This very simple dressing is my standard for all sorts of salads, from simple greens to shaved fennel, arugula, and Niçoise olives.

1 Tbs Dijon mustard, preferably Grey Poupon
3 Tbs good-quality red wine vinegar
½ tsp fine sea salt
5 Tbs good-quality olive oil

Combine mustard, vinegar, and salt in a small bowl, and whisk to combine. Add the oil one or two tablespoons at a time, whisking continuously to emulsify. Taste to correct vinegar-oil balance, if necessary, and toss with your favorite salad ingredients. The dressing will keep for up to two weeks in an airtight container in the refrigerator.

2.10.2005

A man who knows meatballs

My friend Doron might lust for a more well-endowed kitchen, but he can make a mean meatball.


I should have guessed as much. After all, last summer Doron, Elizabeth, and I happened to find ourselves together in Paris for five weeks—quelle coïncidence, non?—and there was much, much meat. The man knows his stuff.

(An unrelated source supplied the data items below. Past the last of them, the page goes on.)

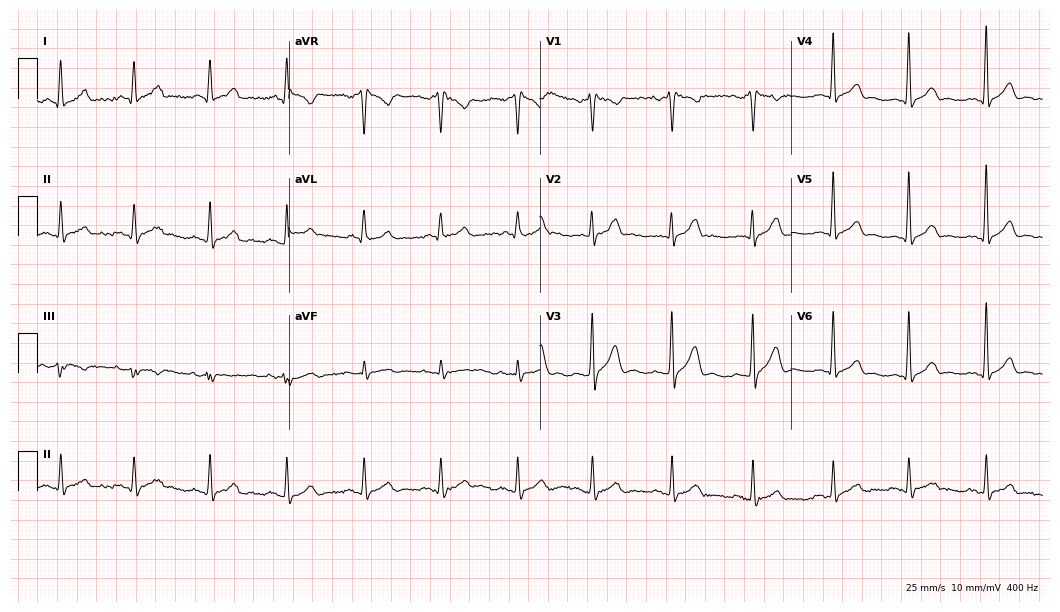
12-lead ECG from a male patient, 55 years old. No first-degree AV block, right bundle branch block (RBBB), left bundle branch block (LBBB), sinus bradycardia, atrial fibrillation (AF) or sinus tachycardia recorded for this tracing. Other findings, if any, are not listed.
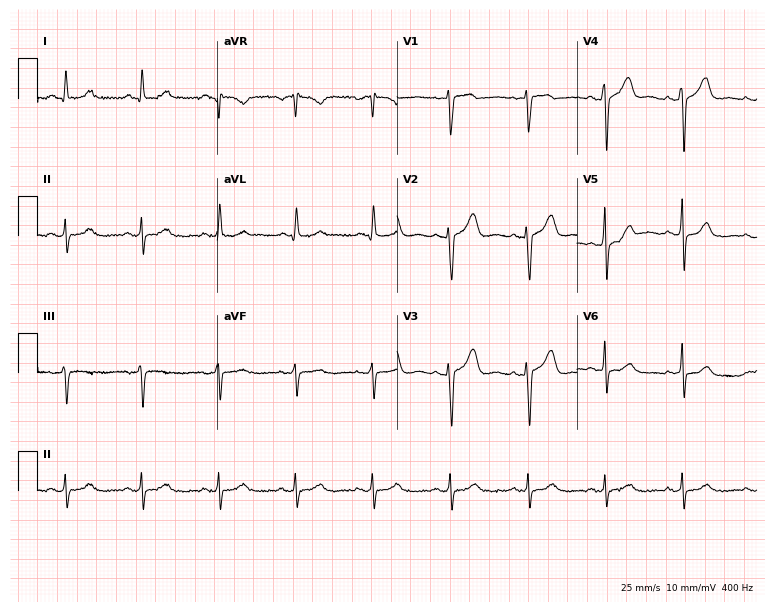
Standard 12-lead ECG recorded from a 58-year-old male (7.3-second recording at 400 Hz). Read as a normal ECG.
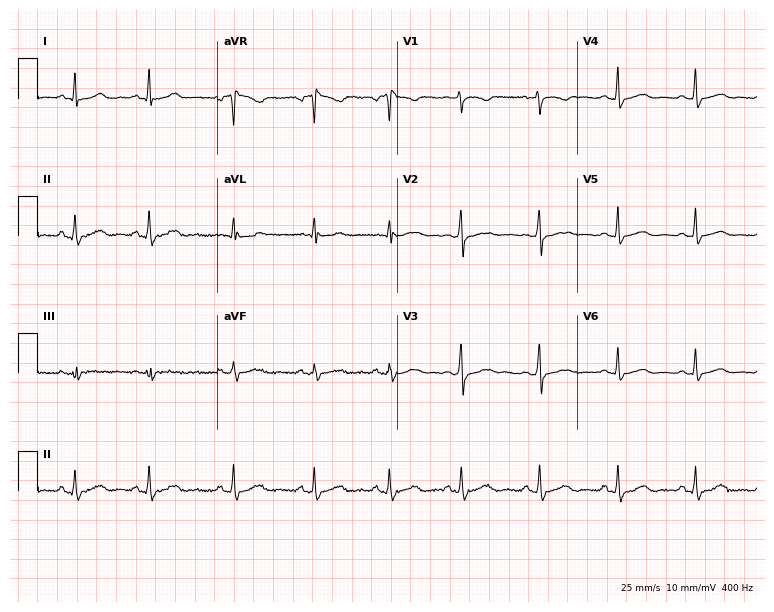
12-lead ECG (7.3-second recording at 400 Hz) from a 31-year-old female patient. Labelled as a normal ECG.
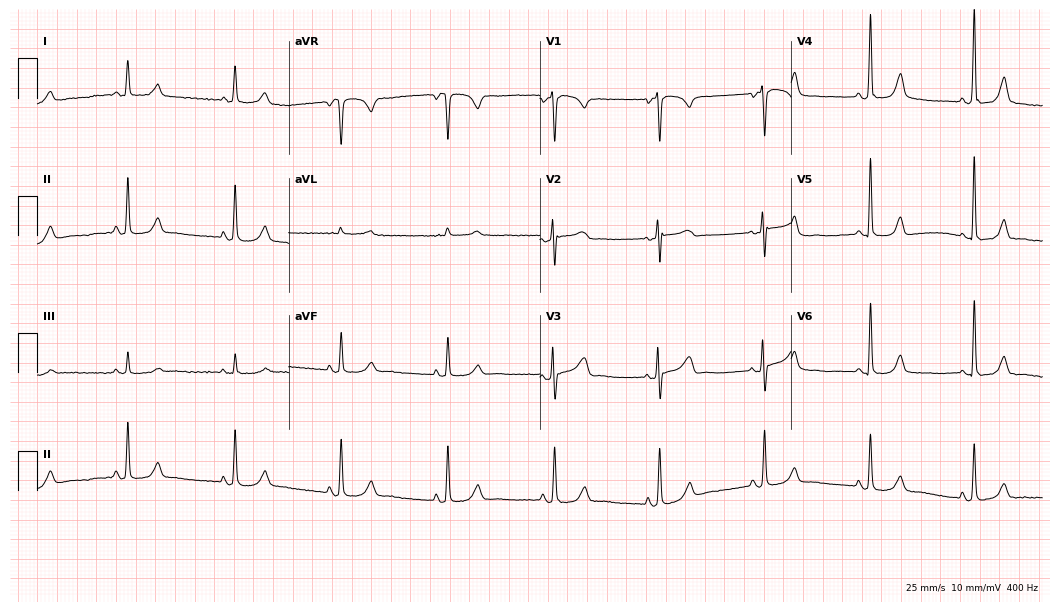
12-lead ECG from a 42-year-old female patient (10.2-second recording at 400 Hz). Recorded interpretation: within normal limits.
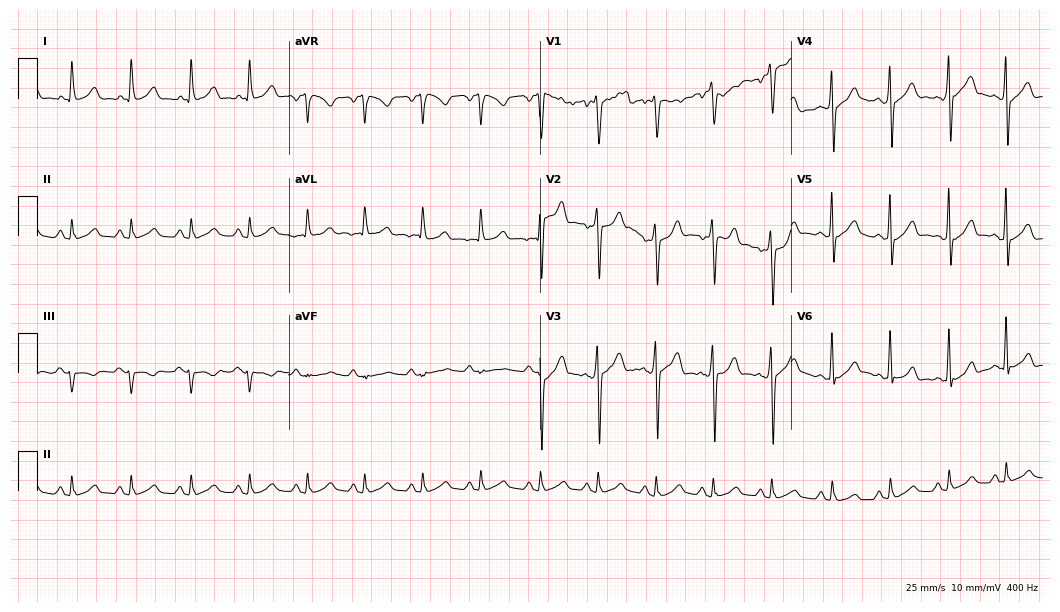
Resting 12-lead electrocardiogram (10.2-second recording at 400 Hz). Patient: a 30-year-old man. Read as a normal ECG.
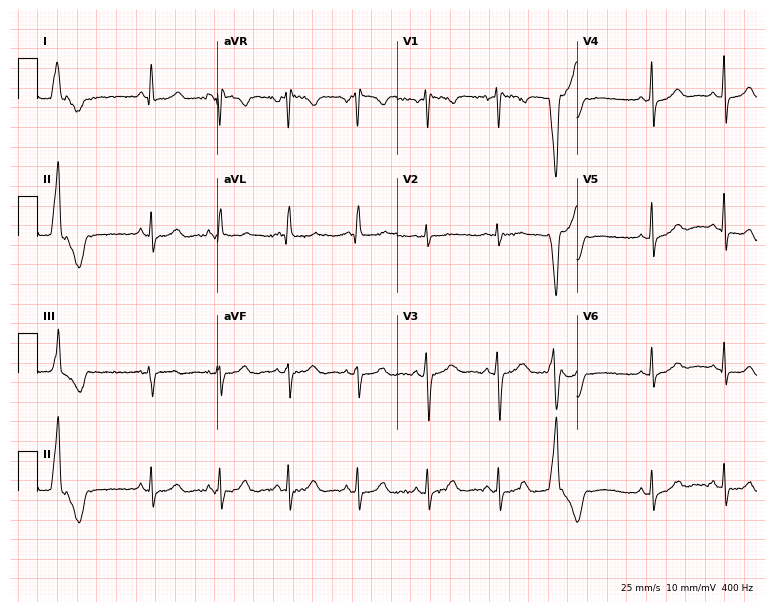
ECG (7.3-second recording at 400 Hz) — a woman, 41 years old. Labelled as a normal ECG.
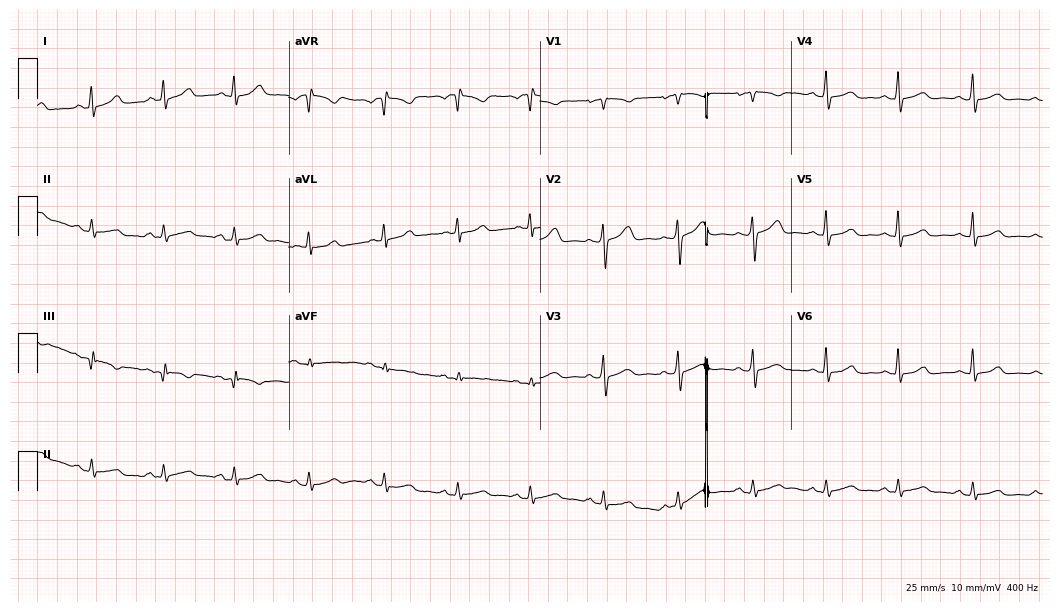
Resting 12-lead electrocardiogram (10.2-second recording at 400 Hz). Patient: a woman, 36 years old. Read as a normal ECG.
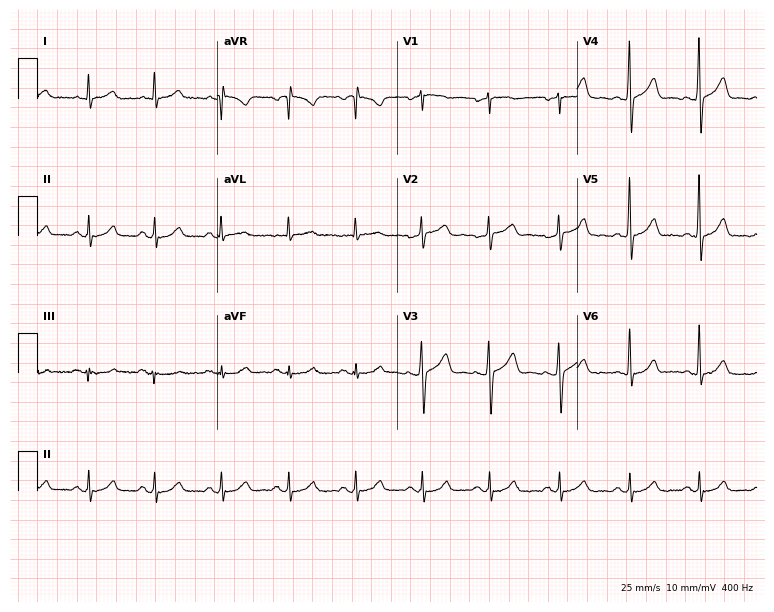
Electrocardiogram (7.3-second recording at 400 Hz), a 58-year-old male patient. Overall reading on record: normal ECG.

Doron and Liz were sharing a sixth-floor walk-up in the tangled heart of the Marais, and I was a mere ten-minute walk to the east, in a studio on the edge of the artsy 11th arrondissement. As luck and geography would have it, halfway between our apartments was boulevard Richard Lenoir, where each Thursday and Sunday row upon row of covered stands would magically sprout from the pavement, blossoming into the city’s largest outdoor market. From the Place de la Bastille to the Bréguet-Sabin Métro station, tables unfurled to offer crates of (cheap!) fruits and vegetables, some still splotched with dirt and smelling appealingly of damp, minerally soil. And that wasn’t all: other booths proffered neatly arranged bottles of olive and nut oils; display cases full of meat, sausages, terrines, and sauerkraut; straw mats covered with cheese in various stages of ooze; troughs mounded with nuts, dried fruits, and olives; baskets of stacked bread; and trays of hummus, halvah, or kofta.

On a previous Paris stay from 2001 to 2002, I’d managed to become a market insider, working for several months for an oil vendor called Mille et Une Huiles. Under the wise and only occasionally short-tempered tutelage of Monsieur Francis Dijos, I learned to distinguish various olive oils by nuances in their flavor: “like tomatoes on the vine,” “like artichokes,” “like freshly mown grass,” we’d chant. I also had my first taste of sweet argan oil, wooed customers with my exotic American accent, and even managed to drip some of our products down the front of my pricey and punk-chic Michael Kors coat. That market experience, however, would pale in comparison to what I’d find with Doron and Liz in July 2004. They brought me to the meat.

Each Sunday, they’d traipse over to the market around noon and collect for the week ahead: ingredients for a spinach soup, apricots for drippy afternoon binges, and bleu d’Auvergne or an aged chèvre for the daily cheese plate. And then, one fateful afternoon, there was the sopressata. The Italian specialties vendor was one of the more expensive ones in the market, and its cured meats were beyond compare: long cylinders of every diameter, rosy meat flecked with translucent white fat. The sopressata was clearly the vedette of the display, its impressively fatty cross-section bared for onlookers. Doron and Liz, ever gourmands, couldn’t resist ordering a few slices. Little did they know, the stuff must have been encrusted with gold leaf: their dozen slices would weigh in at a heart-stopping 18 euros. That Sunday would forever be remembered as the Day of Very Expensive Charcuterie. There was nothing to do but go home, open a bottle of cheap (to offset the meat expense, of course) Champagne, and feast. They would talk about that sopressata for days, their eyes glazing over in ecstasy. They were haunted. Sure, there would be other meat feasts—chopped liver with caramelized onions from nearby Chez Marianne, juicy and aromatic roasted chickens from the butcher on rue Oberkampf, or Bastille Day’s fancy terrines from La Grande Épicerie—but always, they’d moan nostalgically for that sopressata. Wanting a piece of the action, I decided to pay a visit to the Italian vendor myself, seeking preparations for a picnic shortly before my return to the States. Liz and Doron were right: the spicy, salty, deeply grassy cured meat couldn’t possibly have been improved upon—not even by the late-evening sunlight over the Place des Vosges, the soft blanket strewn with crumbs, or the wine in yogurt-jar glasses.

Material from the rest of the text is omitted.